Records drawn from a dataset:
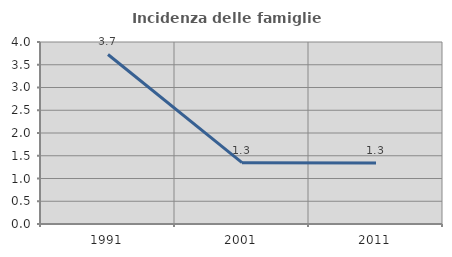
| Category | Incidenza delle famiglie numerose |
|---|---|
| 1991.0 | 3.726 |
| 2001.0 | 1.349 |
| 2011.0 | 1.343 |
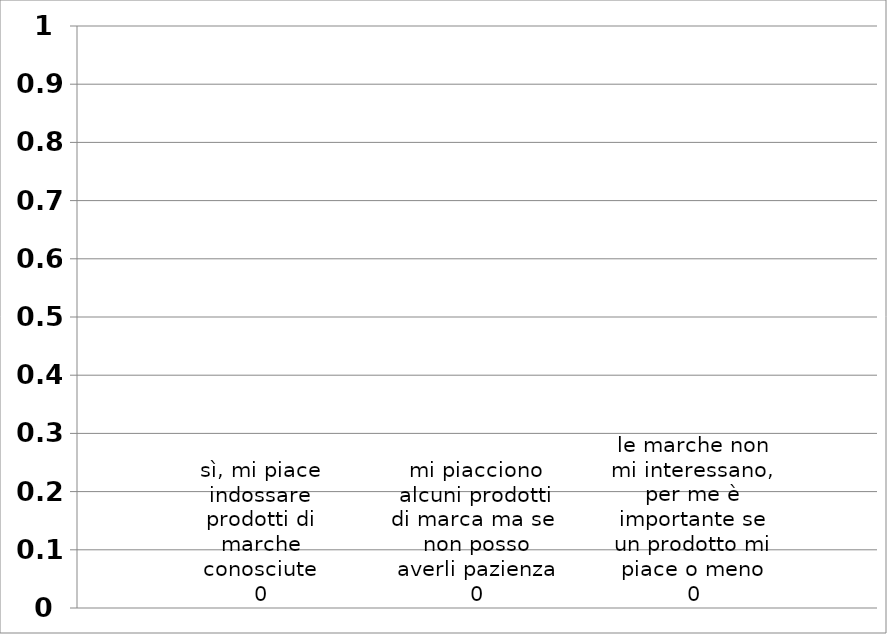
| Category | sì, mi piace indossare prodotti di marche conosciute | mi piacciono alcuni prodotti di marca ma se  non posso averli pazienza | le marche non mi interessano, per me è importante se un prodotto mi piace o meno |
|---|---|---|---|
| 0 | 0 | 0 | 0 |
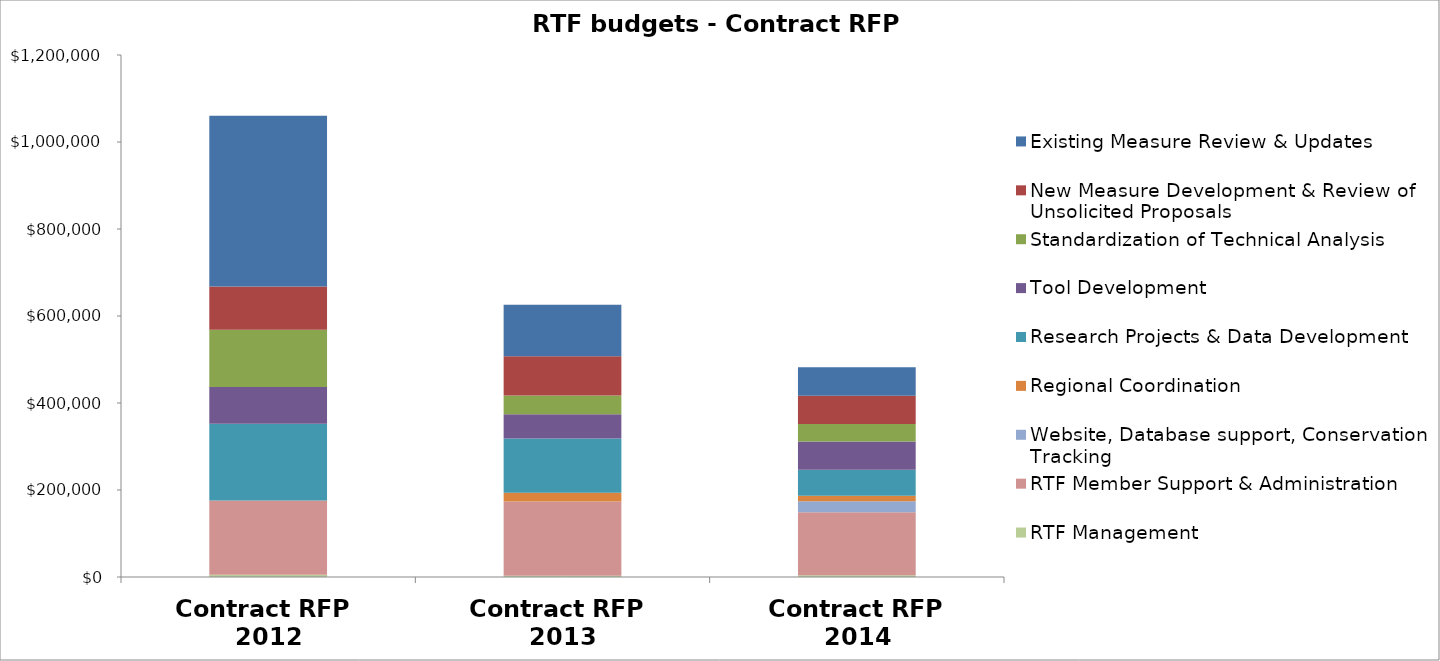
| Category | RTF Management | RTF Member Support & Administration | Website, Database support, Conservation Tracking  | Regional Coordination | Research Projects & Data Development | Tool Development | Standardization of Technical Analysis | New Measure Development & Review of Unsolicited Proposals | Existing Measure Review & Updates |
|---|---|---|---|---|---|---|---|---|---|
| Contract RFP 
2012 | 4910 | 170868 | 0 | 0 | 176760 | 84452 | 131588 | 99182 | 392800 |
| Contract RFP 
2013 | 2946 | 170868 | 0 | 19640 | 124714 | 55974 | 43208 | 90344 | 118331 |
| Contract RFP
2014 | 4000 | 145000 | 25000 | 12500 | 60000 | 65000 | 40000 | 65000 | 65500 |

Your task >> Write out the records above exactly as they appear, leaving out any pictures.

Answer to this problem >>
| Category | Incidenza delle famiglie numerose |
|---|---|
| 1991.0 | 3.726 |
| 2001.0 | 1.349 |
| 2011.0 | 1.343 |
| Category | sì, mi piace indossare prodotti di marche conosciute | mi piacciono alcuni prodotti di marca ma se  non posso averli pazienza | le marche non mi interessano, per me è importante se un prodotto mi piace o meno |
|---|---|---|---|
| 0 | 0 | 0 | 0 |
| Category | RTF Management | RTF Member Support & Administration | Website, Database support, Conservation Tracking  | Regional Coordination | Research Projects & Data Development | Tool Development | Standardization of Technical Analysis | New Measure Development & Review of Unsolicited Proposals | Existing Measure Review & Updates |
|---|---|---|---|---|---|---|---|---|---|
| Contract RFP 
2012 | 4910 | 170868 | 0 | 0 | 176760 | 84452 | 131588 | 99182 | 392800 |
| Contract RFP 
2013 | 2946 | 170868 | 0 | 19640 | 124714 | 55974 | 43208 | 90344 | 118331 |
| Contract RFP
2014 | 4000 | 145000 | 25000 | 12500 | 60000 | 65000 | 40000 | 65000 | 65500 |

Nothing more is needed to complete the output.